Question

Suppose that 260 Jis conducted from a constant-temperature reservoir at 400 kto one at (a) 100 K, (b) 200 K, (c) 300 K, and (d) 360 K. What is the net change in entropy$\mathbf{∆}{\mathit{S}}_{\mathbf{n}\mathbf{e}\mathbf{t}}$of the reservoirs in each case? (e) As the temperature difference of the two reservoirs decreases, does$\mathbf{∆}{\mathit{S}}_{\mathbf{n}\mathbf{e}\mathbf{t}}$increase, decrease, or remain the same?

Short answer

The net change in entropy $∆S_{\mathrm{net}}$of reservoirs for temperatures:

$$\begin{gathered} \mathrm{a})100\mathrm{K}\mathrm{is}1.95\mathrm{J}/\mathrm{K} \\ \mathrm{b})200\mathrm{K}\mathrm{is}0.650\mathrm{J}/\mathrm{K} \\ \mathrm{c})300\mathrm{K}\mathrm{is}0.217\mathrm{J}/\mathrm{K} \\ \mathrm{d})360\mathrm{is}0.072\mathrm{J}/\mathrm{K} \end{gathered}$$

e) If the temperature difference between the two reservoirs decreases, the net change in entropy $∆{\mathrm{S}}_{\mathrm{net}}$also decreases.

Step-by-step solution

The given data

The given amount of energy conducted by the reservoir, Q = 260 J

The constant temperature, ${\mathrm{T}}_1=400\mathrm{K}$.

The temperatures,${\mathrm{T}}_2=100\mathrm{K},{\mathrm{T}}_2=200\mathrm{K},{\mathrm{T}}_3=300\mathrm{K}\mathrm{and}{\mathrm{T}}_4=360\mathrm{K}$.

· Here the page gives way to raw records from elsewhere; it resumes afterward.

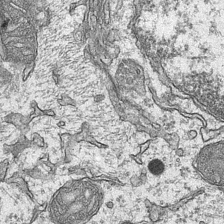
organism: Mouse
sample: CA1 Hippocampus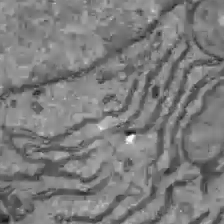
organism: C57BL Mouse
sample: Liver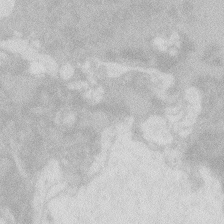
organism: Zebrafish
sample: Macrophage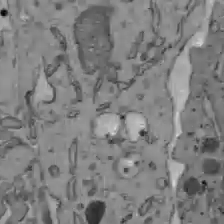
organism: C57BL Mouse
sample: Liver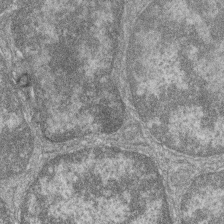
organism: Zebrafish
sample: Cilia; retinal pigment epithelium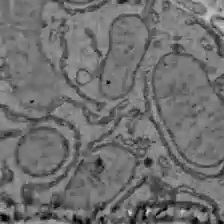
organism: C57BL Mouse
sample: Liver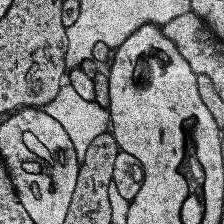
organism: Human
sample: Temporal Lobe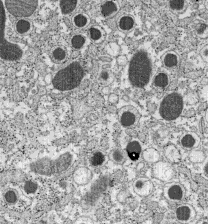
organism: C57BL Mouse
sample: Pancreatic islet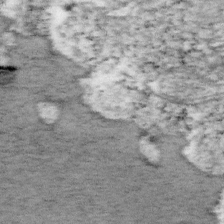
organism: Mouse
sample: OT-I killer T cells with ID8 ovarian cancer cells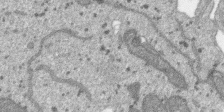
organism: Human
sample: Lung epithelial cells infected with SARS-CoV-2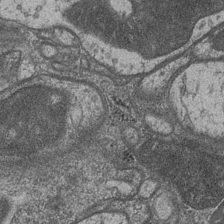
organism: Drosophila
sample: Optic medulla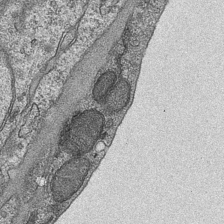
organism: Mouse
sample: CA1 Hippocampus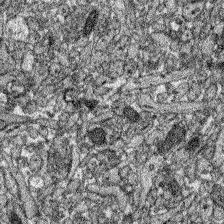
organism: Zebrafish
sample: Larval olfactory bulb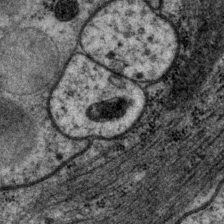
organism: P. pacificus
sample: Pharynx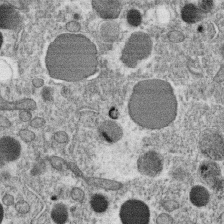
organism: C. elegans
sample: C. elegans oocyte; sperm cells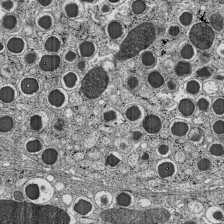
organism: C57BL Mouse
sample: Pancreatic islet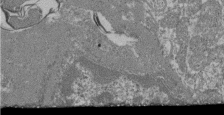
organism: Mouse
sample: Glomerulus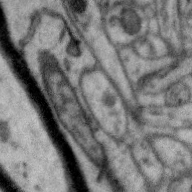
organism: Zebra finch
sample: Brain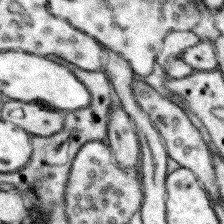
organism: Mouse
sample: Somatosensory cortex neuropil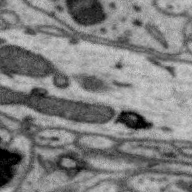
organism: Zebra finch
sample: Brain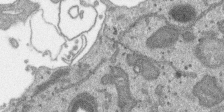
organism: Human
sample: Lung epithelial cells infected with SARS-CoV-2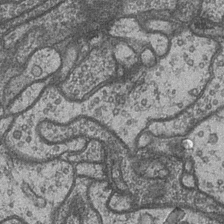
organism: Drosophila
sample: Optic medulla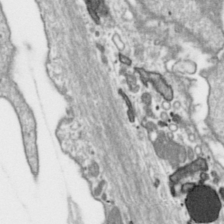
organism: Toxoplasma gondii
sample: Parasites in a vacuole inside a host cell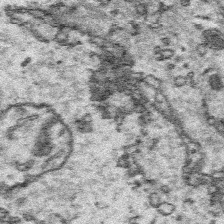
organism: Platynereis dumerilii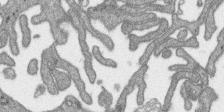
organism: Human
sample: Lung epithelial cells infected with SARS-CoV-2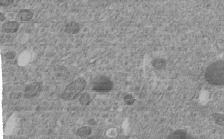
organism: C. elegans
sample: C. elegans embryo early stage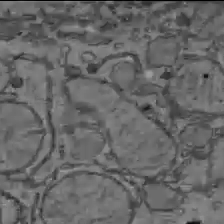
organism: C57BL Mouse
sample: Liver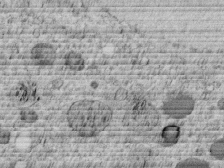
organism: C. elegans
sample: C. elegans embryo early stage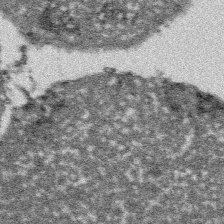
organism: Platynereis dumerilii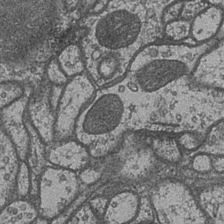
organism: Drosophila
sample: Optic medulla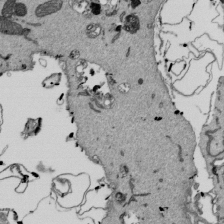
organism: Mouse
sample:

Understanding the concept of entropy change

By using the formula for the change in the entropy, we can find the net change in entropy of reservoirs in each of the given cases; also from this, if the temperature difference between the two reservoirs decreases, we can find if the net change in entropy increases, decreases, or remains the same.

Formula:

The change in the entropy for a given amount of energy of the cycle,

$∆S=Q\left(\frac{1}{{\mathrm{T}}_2}-\frac{1}{{\mathrm{T}}_1}\right)$ (1)

a) Calculation of entropy change for temperature 100 K

The change in the entropy is transferring a certain amount of heat Q from a heat reservoir at${\mathrm{T}}_1$to another one at${\mathrm{T}}_2=100\mathrm{K}$is given using equation (1) as follows:

$$\begin{gathered} ∆S=260\mathrm{J}\times \left(\frac{1}{100\mathrm{K}}-\frac{1}{400\mathrm{K}}\right) \\ =1.95\mathrm{J}/\mathrm{K} \end{gathered}$$

Hence, the value of the entropy change is 1.95 J/K

b) Calculation of entropy change for temperature 200K

The change in the entropy is transferring a certain amount of heat Q from a heat reservoir at${\mathrm{T}}_1$to another one at${\mathrm{T}}_2=200\mathrm{K}$is given using equation (1) as follows:

$$\begin{gathered} ∆\mathrm{S}=260\mathrm{J}\times \left(\frac{1}{200\mathrm{K}}-\frac{1}{400\mathrm{K}}\right) \\ =0.650\mathrm{J}/\mathrm{K} \end{gathered}$$

Hence, the value of the entropy change is 0.650 J/K

c) Calculation of entropy change for temperature 300K

The change in the entropy is transferring a certain amount of heat Q from a heat reservoir at${\mathrm{T}}_1$to another one at${\mathrm{T}}_3=300\mathrm{K}$is given using equation (1) as follows:

$$\begin{gathered} ∆\mathrm{S}=260\mathrm{J}\times \left(\frac{1}{300\mathrm{K}}-\frac{1}{400\mathrm{K}}\right) \\ =0.217\mathrm{J}/\mathrm{K} \end{gathered}$$

Hence, the value of the entropy change is 0.217 J/K

d) Calculation of entropy change for temperature 360K

The change in the entropy is transferring a certain amount of heat Q from a heat reservoir at ${\mathrm{T}}_1$to another one at ${\mathrm{T}}_4=360\mathrm{K}$is given using equation (1) as follows:

$$\begin{gathered} ∆\mathrm{S}=260\mathrm{J}\times \left(\frac{1}{360\mathrm{K}}-\frac{1}{400\mathrm{K}}\right) \\ =0.072\mathrm{J}/\mathrm{K} \end{gathered}$$

Hence, the value of the entropy change is 0.072 J/K

e) Checking the behavior of entropy change with temperature change

We see from the calculations of the above parts that as the temperature difference between the two reservoirs decreases, the net change in the entropy $∆{\mathrm{S}}_{\mathrm{net}}$also decreases.